La nueva serie elaborada por el Indec y las Direcciones de Estadísticas provinciales tiende a converger con los datos elaborados por otras fuentes alternativas como el Observatorio de la Deuda Social Argentina (UCA) y los institutos de la CTA-A.
Los ingresos de una población son un indicador de la pobreza, pero ésta es algo más complejo: es un fenómeno multidimensional (ingresos, vivienda, educación, salud, recreación, etc.) que afecta el presente de millones de compatriotas y amenaza el futuro nacional. Así medida, la pobreza afecta a muchas más personas que las señaladas por las brechas entre canastas y líneas de ingreso.
Es clave señalar que el principal problema no es la pobreza como ausencia de recursos de una Nación, sino la existencia de un sector de la población con necesidades esenciales insatisfechas cuando el país es pletórico en riquezas. El presidente Macri acaba de señalar en China que podemos abastecer de alimentos a decenas de millones de habitantes del mundo, pero no puede resolver la indigencia (incluso ha reaparecido el hambre) de millones de argentinos. Entonces, el problema a resolver es la profunda desigualdad económico-social de carácter estructural. Esto último no surge de un día para otro sino que es un producto histórico de las estrategias de acumulación dominantes desde 1976, las que -pese a algunos cambios distributivos en los ingresos- han mantenido inalterada la distribución de la riqueza nacional. Si revisamos los nombres de los dueños de esa riqueza (tierra, bancos, industrias, comercio internacional, recursos estratégicos, etc.) advertiremos muy pocos cambios.
De este modo podemos afirmar que la continuidad (con fluctuaciones) de la pobreza estructural obedece a decisiones políticas sobre el perfil productivo, la inserción nacional dependiente en el mercado mundial, y las orientaciones macroeconómicas de privilegio para los sectores económicos concentrados.
El otro nudo central para explicar la pobreza es el trabajo: el nivel de empleo, su remuneración y calidad, las condiciones generales en las que se desenvuelve.
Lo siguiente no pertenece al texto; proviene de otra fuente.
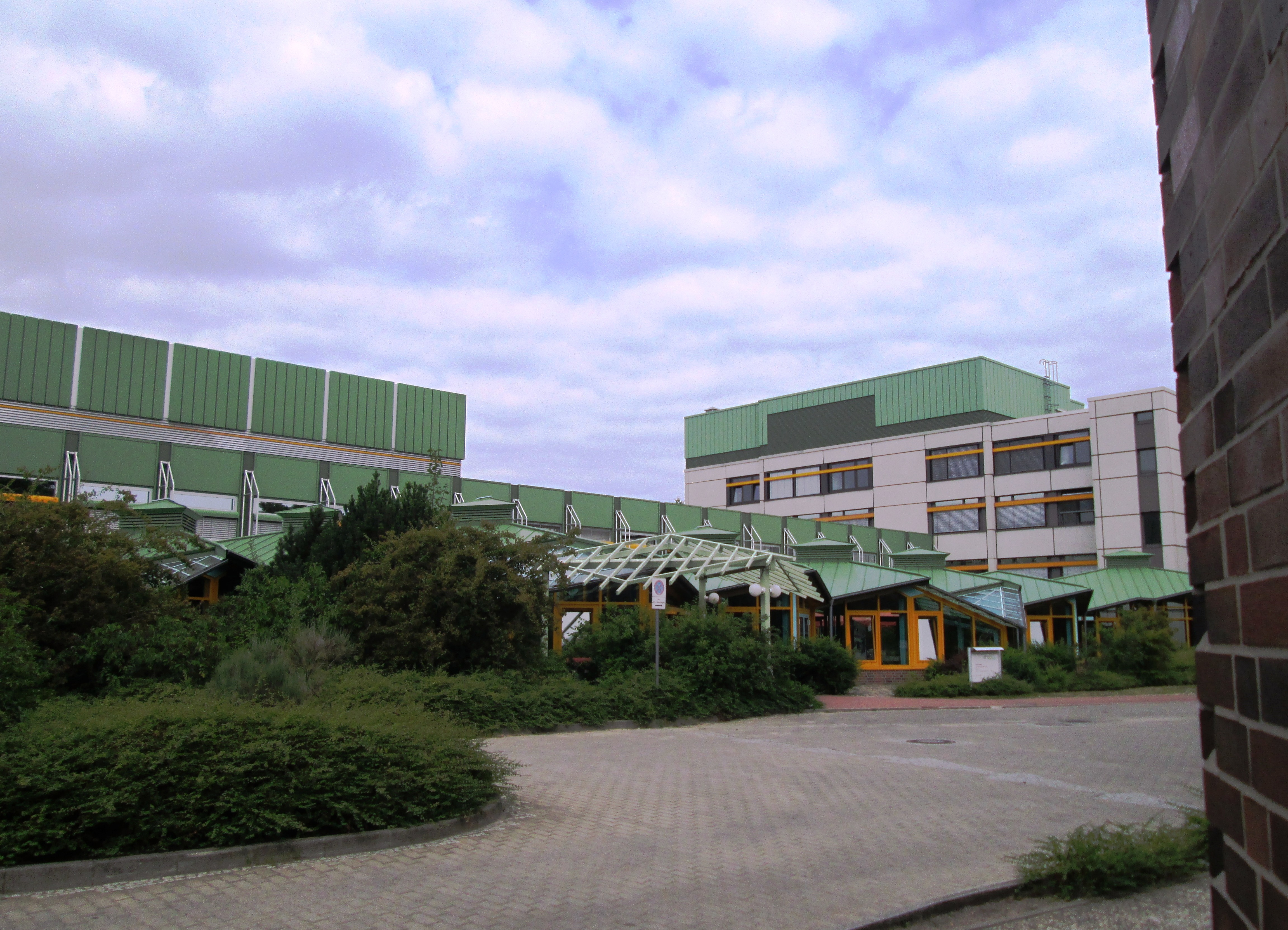 Evangelisches Waldkrankenhaus Berlin-Spandau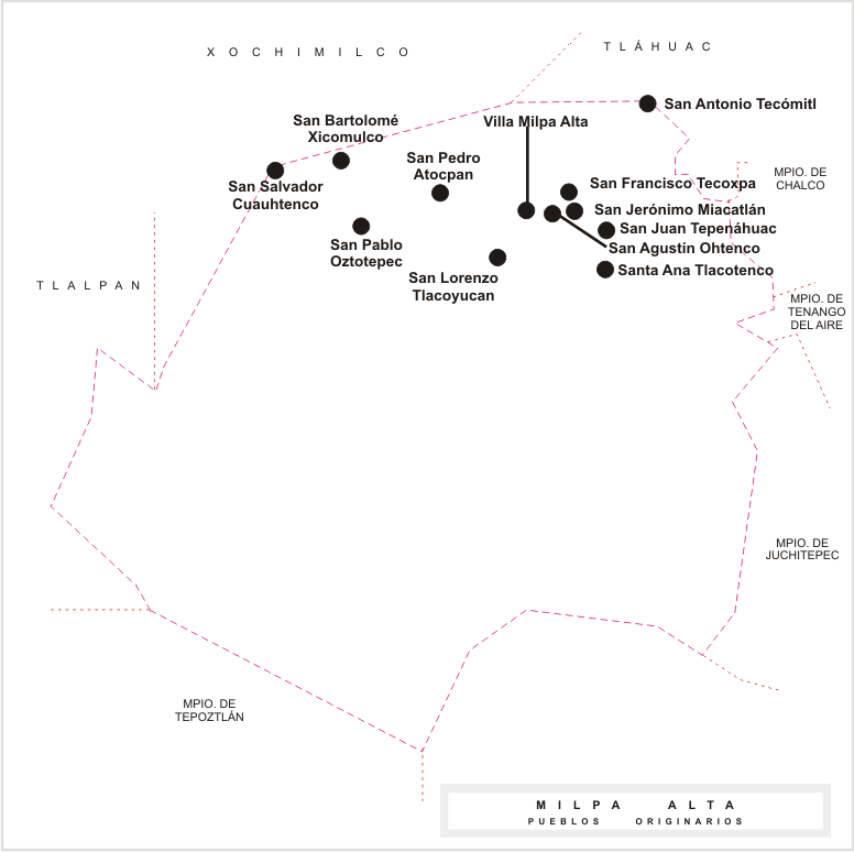 Mapa de los pueblos originarios de Milpa Alta, DF, México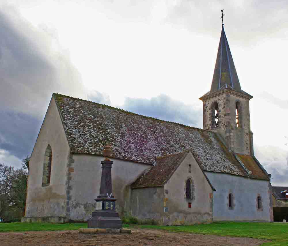 Eglise de Saint-Palais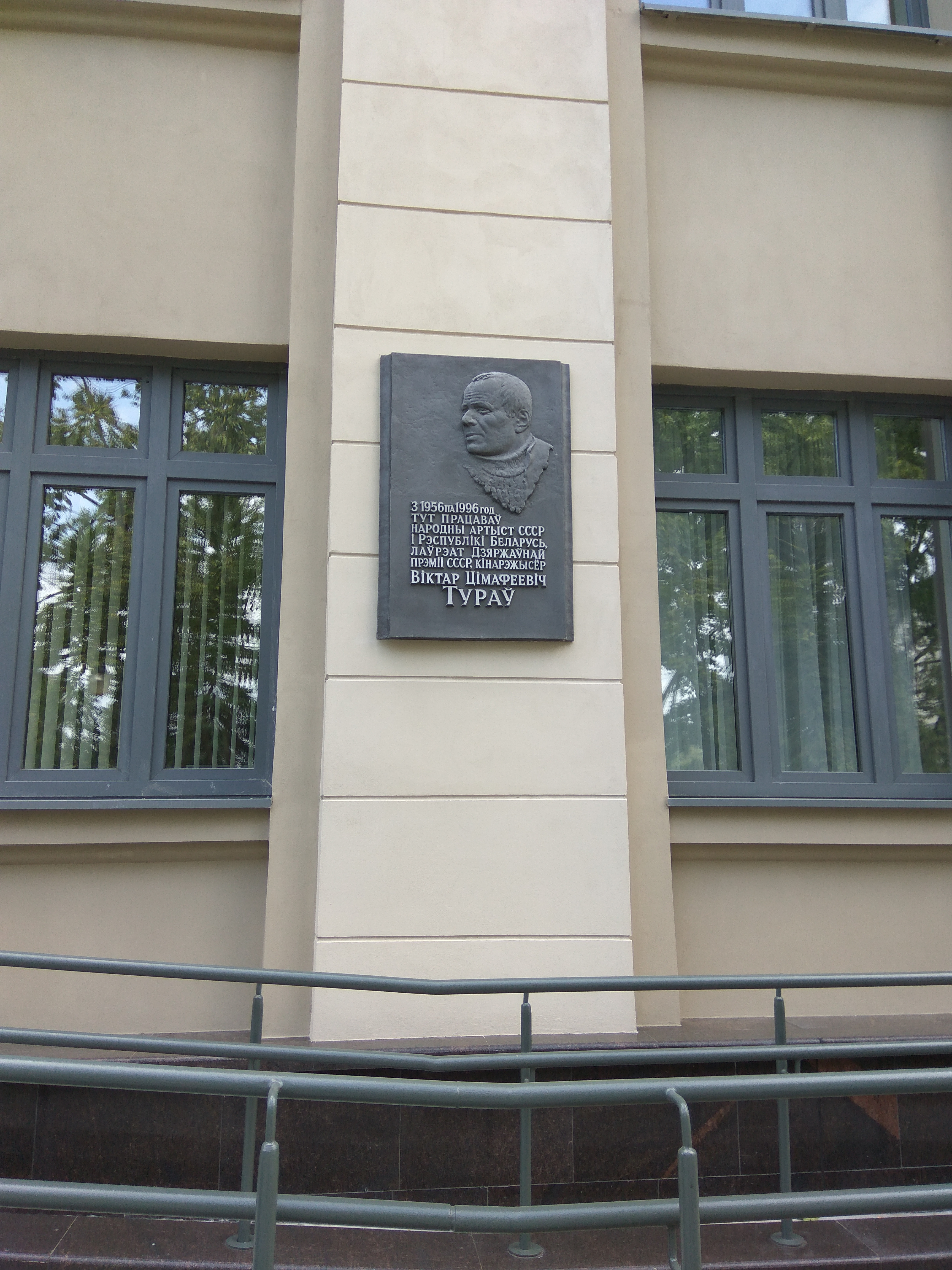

Hoy se han hecho evidentes los graves problemas de los trabajadores argentinos, comenzando por la pérdida de numerosos puestos de trabajo. La caída de la actividad económica (confirmada por las estadísticas oficiales) fue el catalizador del proceso de deterioro. Sin embargo, el mismo ya se había iniciado en el último tramo del anterior gobierno. La precariedad existente, en términos de trabajo privado no registrado y trabajo público registrado, pero inestable y sujeto a la permanencia de programas a término, fueron características que facilitaron los objetivos explícitos del ajuste encarado.
Un análisis de largo plazo muestra que las oscilaciones laborales no se dan sólo entre el empleo y el desempleo sino en una amplia franja intermedia caracterizada por una gran variedad cualitativa de formas y condiciones laborales precarias. La oferta de empleos decentes se restringe principalmente a ciertas ramas y sectores (algunas muy cuestionadas como la mega-minería), persistiendo sectores económicos informales y un segmento secundario del mercado de trabajo, en un marco de heterogeneidad estructural donde la convergencia (meta de formalidad económica y laboral) es una meta cada vez más contradictoria con la dinámica de la economía.
Veamos un ejemplo concreto sobre la dinámica actual. Los empleados públicos de Mendoza han recibido un incremento salarial promedio del 17% (por paritarias o por decreto) y la DEIE señala un incremento del IPC en abril del 26,4% respecto del año anterior. Eso implica un claro desmejoramiento en los ingresos reales de miles de maestros, enfermeros, policías o municipales, que los llevará más cerca de la pobreza o directamente a ella.
Sintetizando nuestra opinión: las mejoras en la redistribución en la denominada “década ganada” no alteraron la distribución primaria, marcada por una matriz básica de desigualdad económica y social, propia de una estructura capitalista dependiente. La nueva administración pudo desarmar rápidamente mecanismos de redistribución, sumando cerca de dos millones de nuevos pobres a los trece millones ya existentes, mientras la estructura de propiedad (concentrada y extranjerizada) no ha cambiado.
Sería un triste consuelo para sociólogos o economistas quedarnos con la mejora en la confiabilidad de las estadísticas, mientras empeora la vida de los argentinos. Como ciudadanos deberíamos contribuir a que, frente a la precariedad de los derechos concedidos o arrancados “desde arriba”, se fortalezca la acción colectiva “desde abajo” para conquistar, de manera más o menos segura y estable, condiciones dignas de vida y de trabajo.